The open function creates a filehandle that is used for reading from and/or writing to a file. The open function has the signature

open(FILEHANDLE, MODE, FILEPATH) and returns a false value if the operation fails. The error description is then stored to $!.

Reading

#!/usr/bin/perl
use strict;
use warnings;
use open qw( :encoding(UTF-8) :std ); # Make UTF-8 default encoding

my $file_path = "/path/to/file";
open(my $file_handle, '<', $file_path) or die "Could not open file! $!";

while(my $row = <$file_handle>) {
    print chomp($row), "\n";
}

close $file_handle 
      or warn "Close failed!";

Writing

#!/usr/bin/perl
use strict;
use warnings;
use open qw( :encoding(UTF-8) :std ); # Make UTF-8 default encoding

my $file_path = "/path/to/file";
open(my $file_handle, '>', $file_path) or die "Could not open file! $!";

print $file_handle "Writing to a file";

close $file_handle 
      or warn "Close failed!";

Reading chunks

Opening and reading big files can take some time and resources. If only a small part of the content is required, it might be a good idea to read the content in chunks using the read function which has the signature

read(FILEHANDLE, SCALAR, LENGTH, OFFSET)

FILEHANDLE must be an opened file handle, SCALAR will hold the read data after the operation. LENGTH specifies the number of characters to be read starting from the OFFSET. The function returns the number of characters read, 0 if the end of file was reached and undef in case of an error.

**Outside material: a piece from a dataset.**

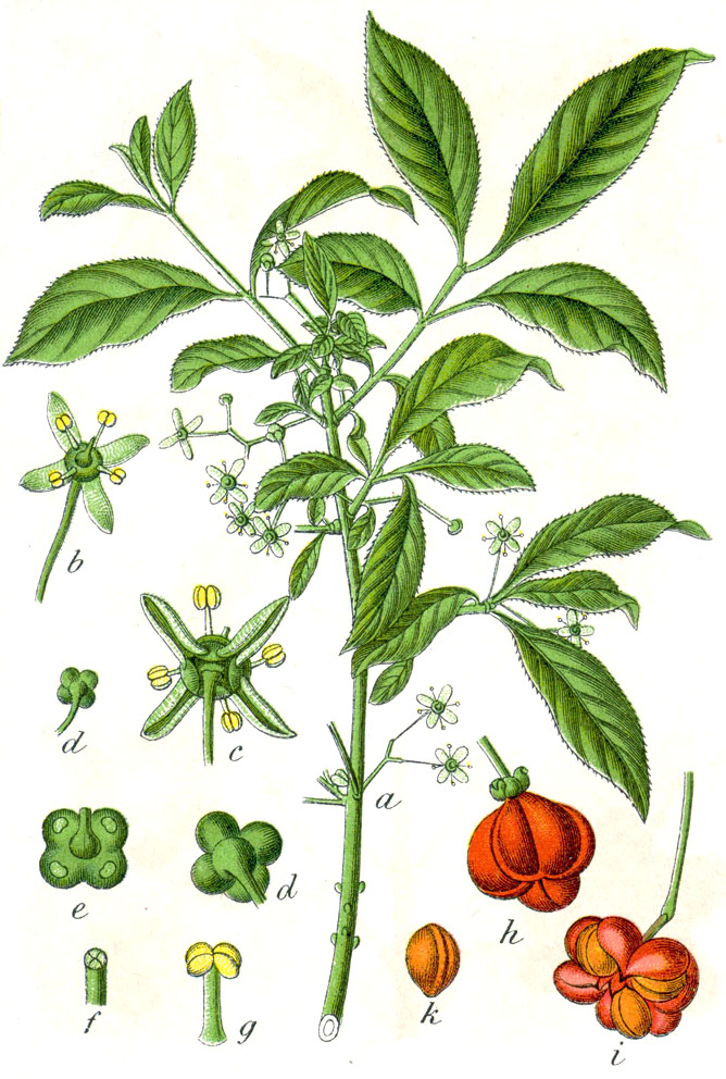 Euonymus europaeus L., syn. Euonymus europaea L. Original Caption Gemeiner Spindelbaum, Evonymus europaea
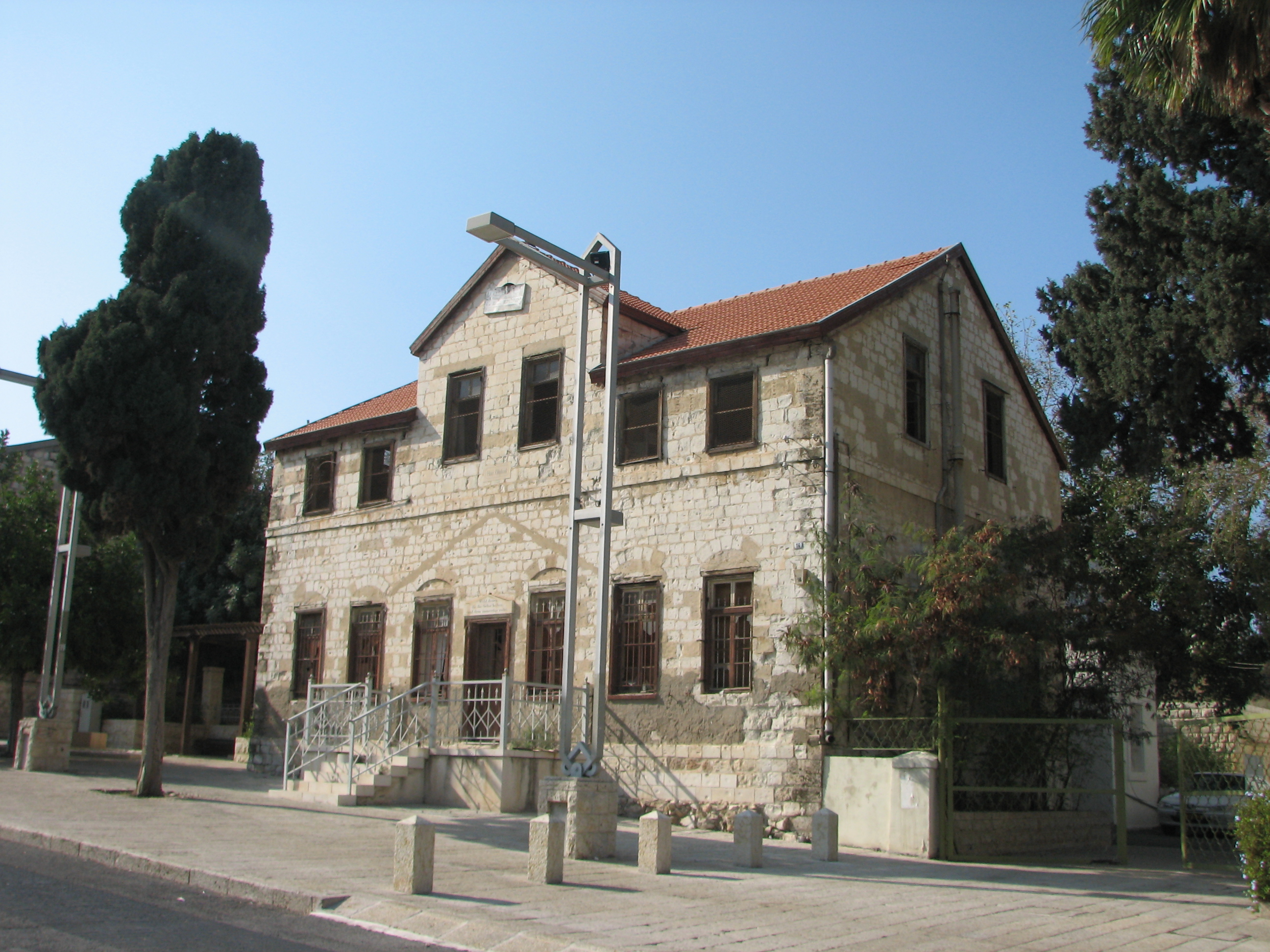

read($file_handle, $data, 16, 0); 

Reads 16 characters from the beginning of the file into $data.

# Parameters

Mode Explaination
> Write (trunc). Will overwrite existing files. Creates a new file if no file was found
>> Write (append). Will not overwrite files but append new content at the end of it. Will also create a file if used for opening a non existing file.
< Read. Opens the file in read only mode.
+< Read / Write. Will not create or truncate the file.
+> Read / Write (trunc). Will create and truncate the file.
+>> Read / Write (append). Will create but not truncate the file.

# Remarks

chomp is often used when reading from a file. By default it trims the newline character, although for its full functionality refer to the perldocs.

Beware of the difference between characters and bytes: Not all encodings - especially UTF-8 - use 1-byte-characters. While this is handled pretty much flawlessly by PerlIO, there is one potential pitfall of note:

  • read uses characters for its length and offset parameters
  • seek and tell always use bytes for positioning

So don't use arithmetics based on these mixed values. Instead use e.g. Encode::encode('utf8',$value_by_read) to get the octets(bytes) from a readresult, whose count you can then use with tell and seek.